Saturday, January 6, 2007
January 5, 2007
The notion of community is very slippery. I wrote an essay on what is community when I was 16 as part of an entry form for this national conference I wanted to attend in New Brunswick. I wrote about how community is not limited to streets and avenues, neighbourhoods or even income. A community forms and grows to create and define itself everyday--it is based on people and their relationships, which is the most fundamental part of the human existence. I often wonder how much of an impact growing up in this community has had on me. I wonder how I would be different if I had worked, played sports or gone to school amongst different people.
Today I worked at both jobs, teaching skating at the local rink and serving food at a nearby restaurant.
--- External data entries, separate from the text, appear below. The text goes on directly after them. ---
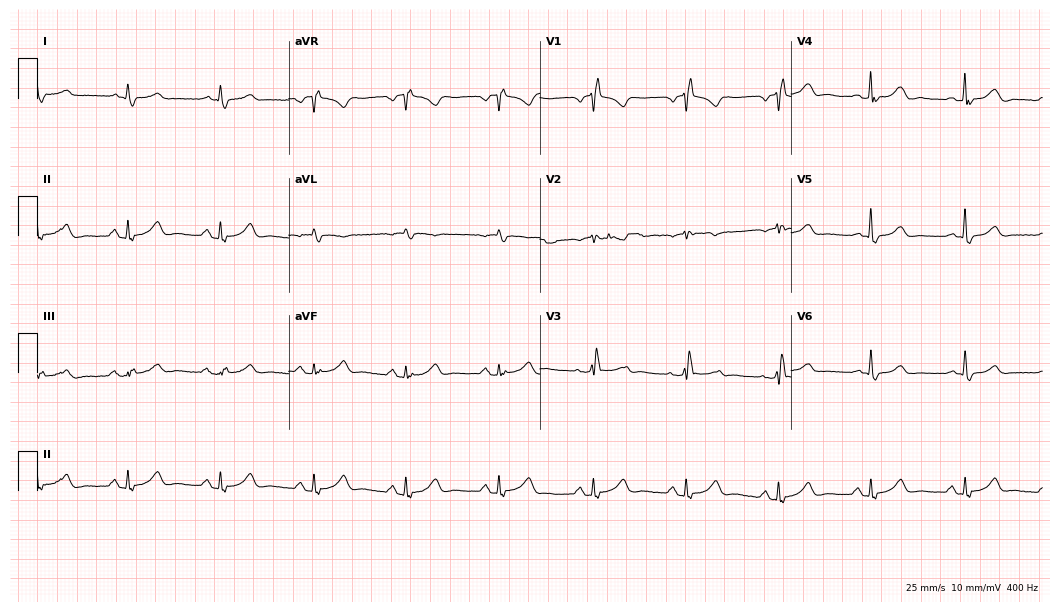
Resting 12-lead electrocardiogram. Patient: a woman, 79 years old. None of these six findings is recorded: first-degree AV block, right bundle branch block, left bundle branch block, sinus bradycardia, atrial fibrillation, sinus tachycardia.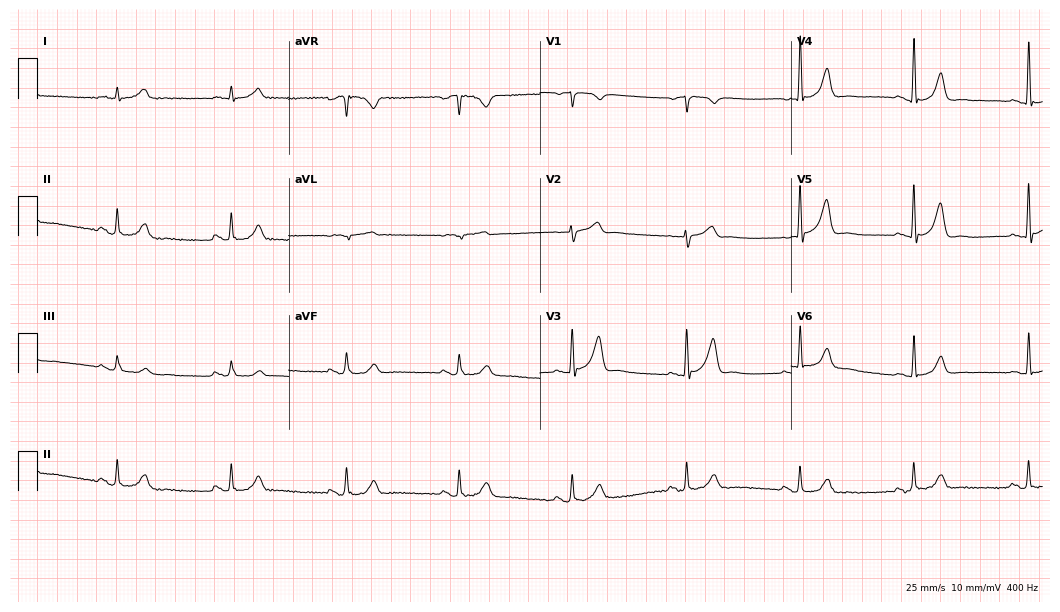
Electrocardiogram (10.2-second recording at 400 Hz), a man, 67 years old. Overall reading on record: normal ECG.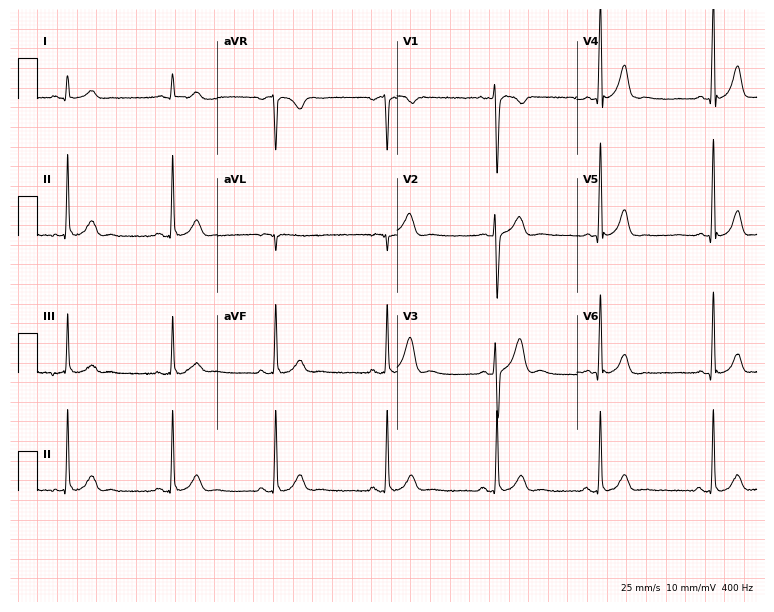
Standard 12-lead ECG recorded from a 31-year-old male patient (7.3-second recording at 400 Hz). Read as a normal ECG.

Both are no more than five minutes from my house by car and thus, neatly nestled within my community. I walked to the rink today and this picture was taken just before my neighbour, a cop whose children I babysat for many years, drove by and offered to drive me the rest of the way. I am so glad that where I grew up, this neighbourly gesture is commonplace, safe and welcomed. The paper today boasted warnings to women who use mass transit (me!?) that an extremely violent purse snatcher is on the loose on the eastside. Not that this miscreant would try to lure me into his vehicle, or that my community is by any means violence-free. However, today I was able to walk out the front doors of the restaurant I work at, at 11:40pm through the darkness and hail, to my car without concern. How sad is it when that becomes an accomplishment and a blessing?